Por Lucrecia Maldonado
En el año 1988 formé parte del Coro de la Casa de la Cultura. Teníamos un aula en el segundo piso de la vieja casona, que según contaba algún anciano vigilante trasnochado, guardaba entre sus paredes los sonidos de los ensayos cuando no había nadie más que él en la edificación. Fueron unos años felices de música y amistad, como felices fueron todos los eventos que aquel lugar físico y simbólico cobijó en mi vida y en la de muchas otras personas. Presentaciones de libros, exposiciones, talleres literarios, obras de títeres, obras de teatro, conciertos…

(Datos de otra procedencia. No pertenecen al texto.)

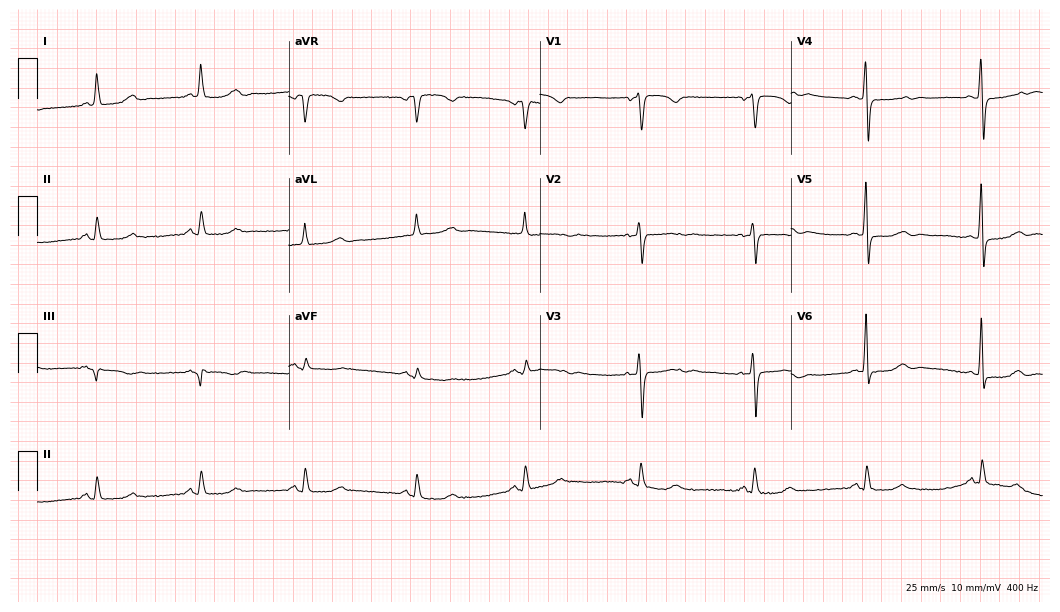
Electrocardiogram (10.2-second recording at 400 Hz), a woman, 69 years old. Of the six screened findings (first-degree AV block, right bundle branch block (RBBB), left bundle branch block (LBBB), sinus bradycardia, atrial fibrillation (AF), sinus tachycardia), none is recorded. Findings outside these six are not listed.

La Casa de la Cultura Ecuatoriana, o como se la llama ahora, más propiamente, la Casa de las Culturas, nació en un momento doloroso para la vida y la autoestima del país. Víctimas tanto del proverbial descuido de un gobierno plutocrático, de su propio servilismo, y de las maquinaciones de la gran potencia que se cree dueña del patio trasero, habíamos sellado, finalmente, en un humillante proceso, la pérdida de casi el 50% de nuestro territorio. Benjamín Carrión, intelectual ecuatoriano de pensamiento socialista, junto con otras personas de diferentes tendencias ideológicas, pero con un interés común: el bien de nuestro país, se juntaron para crear la Casa de la Cultura, cuya constitución se selló en 1944. La premisa era simple: si no podíamos ser una potencia militar, si no podíamos ser una potencia económica ni tecnológica… podríamos ser una potencia cultural.
Más allá de si fue un acierto o una exageración la intención del grupo de intelectuales ecuatorianos que trabajaron con Benjamín Carrión en la forja de esta institución, lo que es verdad es que la Casa de las Culturas ecuatorianas no solamente se convirtió en un repositorio de la cultura del país, de sus manifestaciones artísticas y de su bella literatura, sino también en el hogar de quienes practican estas disciplinas y de quienes las disfrutan. Sus espacios, aparte de lo académico y lo erudito estaban impregnados de la calidez que emana de quienes se acercan con integridad y respeto a las cosas del espíritu.
Como todo hogar, no era perfecto, y de seguro hubo deslices y errores a lo largo de los años. Sin embargo, era nuestra casa, la casa del pensamiento, la casa del arte, la casa de la identidad y de la creación. Por eso resulta tan grave y dolorosa la invasión que, en un criminal acto bélico (no velico), fuerzas policiales al mando de, como diría Mario Benedetti, ‘otros más duros y siniestros’ la hayan invadido para evitar que se convierta en albergue de la gente que venía a manifestarse en el Paro Nacional.
Pretendieron ingresar saltándose las rejas, recordando a esos versos del mismo Benedetti: “y jugué por ejemplo a los ladrones/ y los ladrones eran policías”. Luego volvieron en la noche y se instalaron en la casa. ¿La excusa? La denuncia supuestamente anónima de que en las instalaciones de la Casa se había ocultado material velico [sic] que, por supuesto, hasta la fecha no se encuentra. La otra excusa, aupada por un par de funcionarias que no merecen el nombre de Ministra ni de Viceministra de Cultura, sino tal vez de Estulticia, que la policía estaba ahí para ‘proteger el patrimonio’.
Huelga decir que los artistas y gestores culturales han permanecido vigilantes en el entorno de la Casa de las Culturas, protegiéndola y defendiéndola hasta donde sea posible. Sin embargo, duele este secuestro de un sitio tan entrañable para todos.
Vivimos tiempos difíciles, signados por ubicuas imposiciones imperiales, manipuleo político de impresentables mal llamadas ‘élites’, y todo esto exacerbado por el irracional odio de los que siempre medraron del caos y regresaron por sus fueros con hambre atrasada. Sin embargo, sabemos que, como las amplias avenidas de Santiago, la Casa de las Culturas abrirá sus puertas y volveremos a pisar su suelo acogedor, a ocupar sus espacios cálidos, repletos de sapiencia y de memoria, y a cantar entre las paredes que guardan la memoria de las voces y las almas que de seguro la están resguardando en esta triste hora de la codicia y la estulticia que hoy por hoy ensucian su presencia.